= Milan Garašević =

Serbian politician

Milan Garašević (Милан Гарашевић; born 14 April 1982) is a politician in Serbia. He was the mayor of Kovačica from 2016 to 2020 and has served in the Assembly of Vojvodina since 2020. Garašević is a member of the Serbian Progressive Party.

==Private career==
Garašević is an entrepreneur. He lives in Kovačica.

==Politician==
===Municipal politics===
Garašević received the second position on the Progressive Party's electoral list for Kovačica in the 2016 Serbian local elections and was elected when the list won a majority victory with twenty-one out of thirty-nine seats.
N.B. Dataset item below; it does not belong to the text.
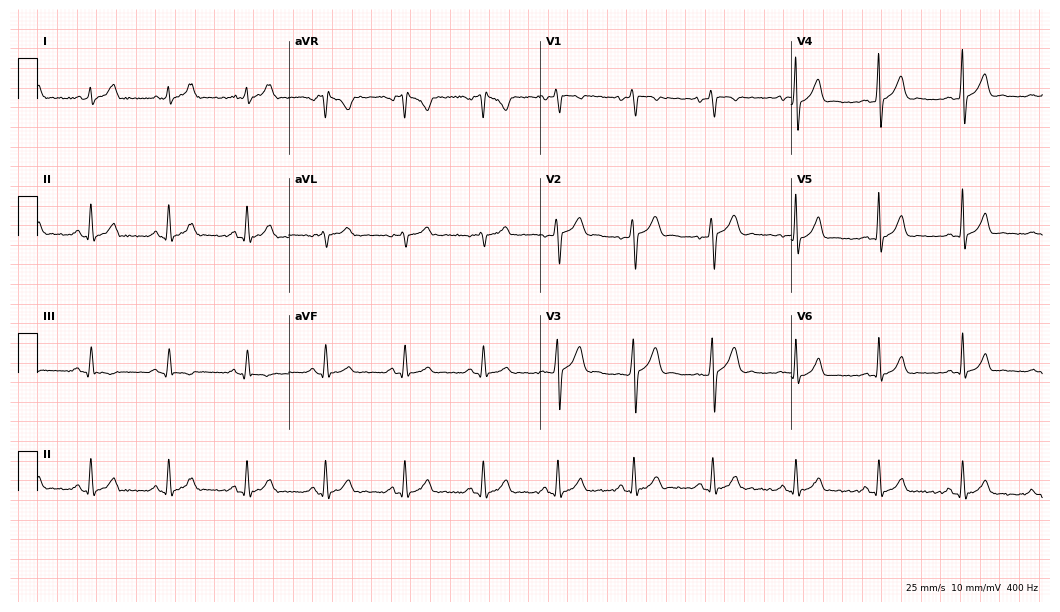
12-lead ECG from a 26-year-old male. No first-degree AV block, right bundle branch block (RBBB), left bundle branch block (LBBB), sinus bradycardia, atrial fibrillation (AF) or sinus tachycardia recorded for this tracing.

He was selected as mayor after the election and served in this role for the next four years.

He led the Progressive list in the 2020 local elections and was re-elected when the list won twenty-one of twenty-nine seats in a reduced assembly. He could not continue as mayor after his election to the provincial assembly but was instead chosen as president (i.e., speaker) of the municipal assembly.

===Assembly of Vojvodina===
Garašević was given the twenty-first position on the Progressive Party's list for the Vojvodina assembly in the 2020 provincial election and was elected when the list won a majority victory with seventy-six out of 120 seats. He was chosen as chair of the assembly committee on agriculture in October 2020 and is also a member of the economy committee.